[Dataset entries]

>>>>>

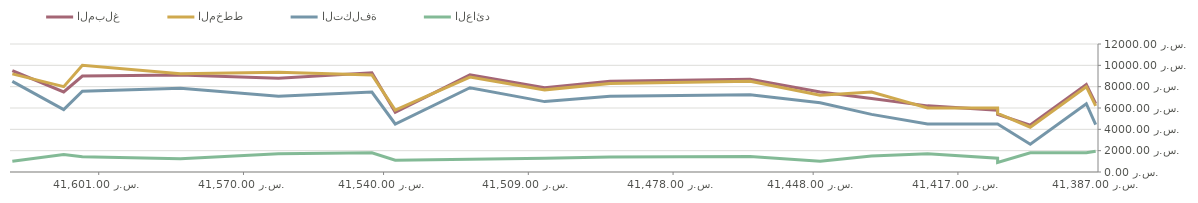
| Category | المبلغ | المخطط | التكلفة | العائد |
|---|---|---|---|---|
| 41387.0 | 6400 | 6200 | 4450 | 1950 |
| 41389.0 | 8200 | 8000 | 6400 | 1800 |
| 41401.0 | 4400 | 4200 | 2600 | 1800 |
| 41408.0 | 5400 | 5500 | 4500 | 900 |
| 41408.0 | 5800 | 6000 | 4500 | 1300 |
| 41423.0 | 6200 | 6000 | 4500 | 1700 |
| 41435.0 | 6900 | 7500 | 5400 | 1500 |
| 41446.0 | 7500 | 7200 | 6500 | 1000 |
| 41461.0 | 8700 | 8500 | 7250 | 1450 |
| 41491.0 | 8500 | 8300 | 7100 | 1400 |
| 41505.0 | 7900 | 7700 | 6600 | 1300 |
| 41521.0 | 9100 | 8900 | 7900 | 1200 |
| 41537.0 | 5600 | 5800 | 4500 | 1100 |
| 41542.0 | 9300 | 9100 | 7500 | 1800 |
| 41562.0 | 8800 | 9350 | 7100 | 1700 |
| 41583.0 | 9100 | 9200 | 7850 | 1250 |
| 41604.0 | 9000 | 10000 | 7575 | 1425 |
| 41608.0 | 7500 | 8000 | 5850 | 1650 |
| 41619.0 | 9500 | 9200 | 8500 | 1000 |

<<<<<
>>>>>

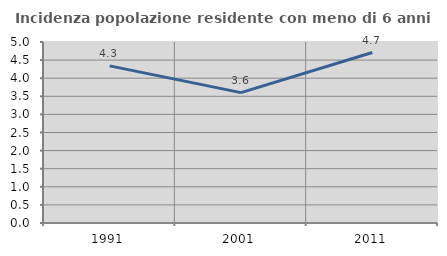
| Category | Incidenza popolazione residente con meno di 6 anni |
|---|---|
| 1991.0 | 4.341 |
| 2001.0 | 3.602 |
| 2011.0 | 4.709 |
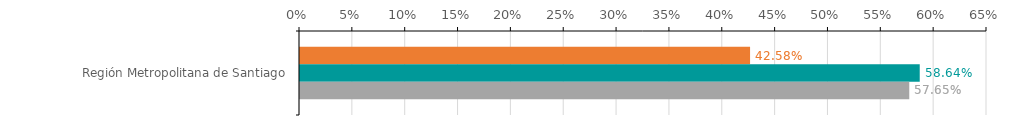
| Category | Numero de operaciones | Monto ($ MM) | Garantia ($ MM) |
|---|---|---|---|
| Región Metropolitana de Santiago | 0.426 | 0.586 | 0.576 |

<<<<<
>>>>>

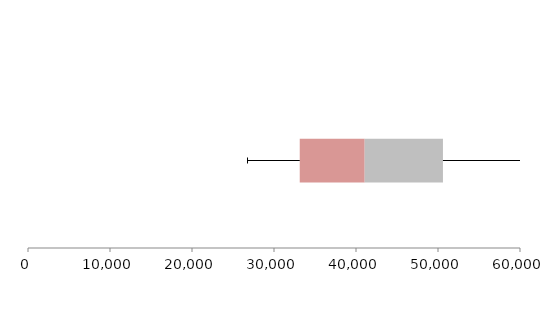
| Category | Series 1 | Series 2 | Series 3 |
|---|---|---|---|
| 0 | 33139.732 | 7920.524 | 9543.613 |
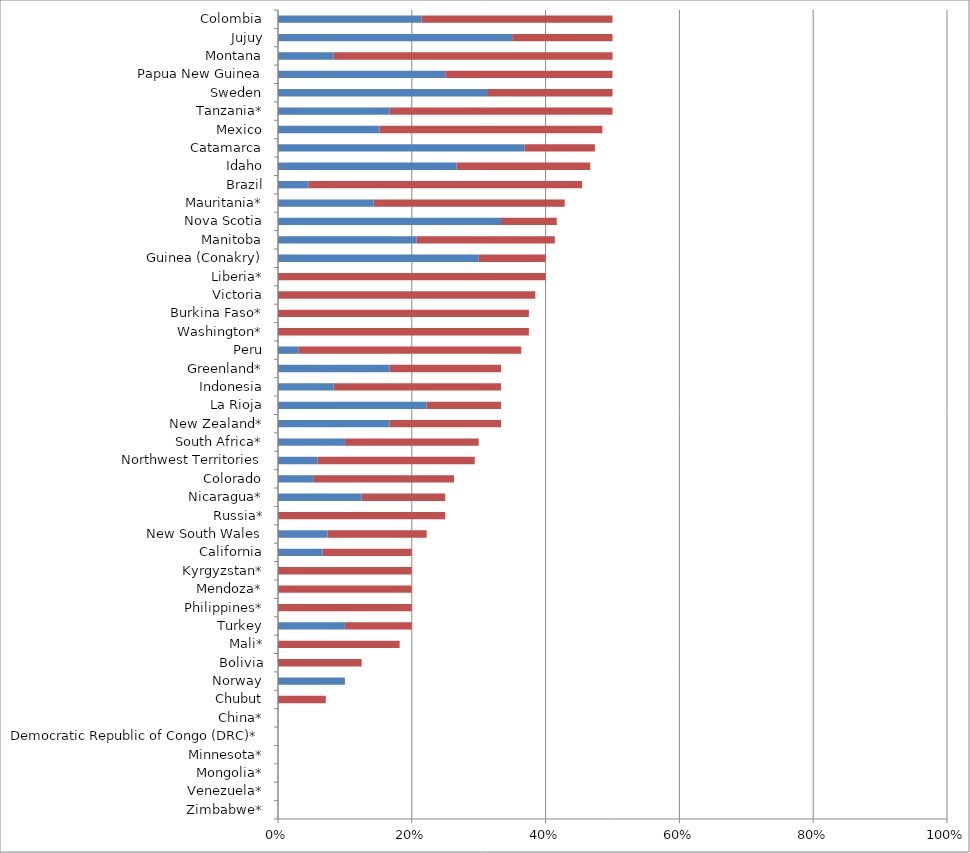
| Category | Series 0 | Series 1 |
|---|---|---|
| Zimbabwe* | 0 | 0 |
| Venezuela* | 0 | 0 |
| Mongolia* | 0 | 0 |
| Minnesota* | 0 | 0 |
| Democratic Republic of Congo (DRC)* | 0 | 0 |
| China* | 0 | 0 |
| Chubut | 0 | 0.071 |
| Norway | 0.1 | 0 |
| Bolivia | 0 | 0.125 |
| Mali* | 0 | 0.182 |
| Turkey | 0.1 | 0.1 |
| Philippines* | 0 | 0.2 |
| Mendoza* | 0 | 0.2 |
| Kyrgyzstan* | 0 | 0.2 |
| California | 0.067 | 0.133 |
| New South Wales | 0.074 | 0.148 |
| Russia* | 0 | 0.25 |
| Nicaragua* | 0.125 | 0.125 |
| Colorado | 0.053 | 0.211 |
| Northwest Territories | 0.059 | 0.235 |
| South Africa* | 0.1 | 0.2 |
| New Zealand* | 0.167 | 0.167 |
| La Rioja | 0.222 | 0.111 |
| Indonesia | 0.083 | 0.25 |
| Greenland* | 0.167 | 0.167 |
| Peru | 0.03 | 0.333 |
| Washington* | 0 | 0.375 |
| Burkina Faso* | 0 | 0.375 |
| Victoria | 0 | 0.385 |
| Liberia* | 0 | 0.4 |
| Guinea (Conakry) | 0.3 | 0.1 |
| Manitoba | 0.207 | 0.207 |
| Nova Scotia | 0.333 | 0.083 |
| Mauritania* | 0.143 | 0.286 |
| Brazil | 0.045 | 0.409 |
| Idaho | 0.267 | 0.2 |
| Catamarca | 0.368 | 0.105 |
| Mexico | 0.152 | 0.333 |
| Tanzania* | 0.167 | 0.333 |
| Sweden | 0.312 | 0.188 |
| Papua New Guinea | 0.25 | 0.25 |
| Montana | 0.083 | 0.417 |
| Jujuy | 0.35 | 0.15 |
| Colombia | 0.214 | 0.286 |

<<<<<

* [What needs to be done]
Once you find the line with "0.143 | 0.286 |" in the entries above, output it and each line after it up to and including the line with "0.214 | 0.286 |", and nothing else.

* [Answer area]
| Mauritania* | 0.143 | 0.286 |
| Brazil | 0.045 | 0.409 |
| Idaho | 0.267 | 0.2 |
| Catamarca | 0.368 | 0.105 |
| Mexico | 0.152 | 0.333 |
| Tanzania* | 0.167 | 0.333 |
| Sweden | 0.312 | 0.188 |
| Papua New Guinea | 0.25 | 0.25 |
| Montana | 0.083 | 0.417 |
| Jujuy | 0.35 | 0.15 |
| Colombia | 0.214 | 0.286 |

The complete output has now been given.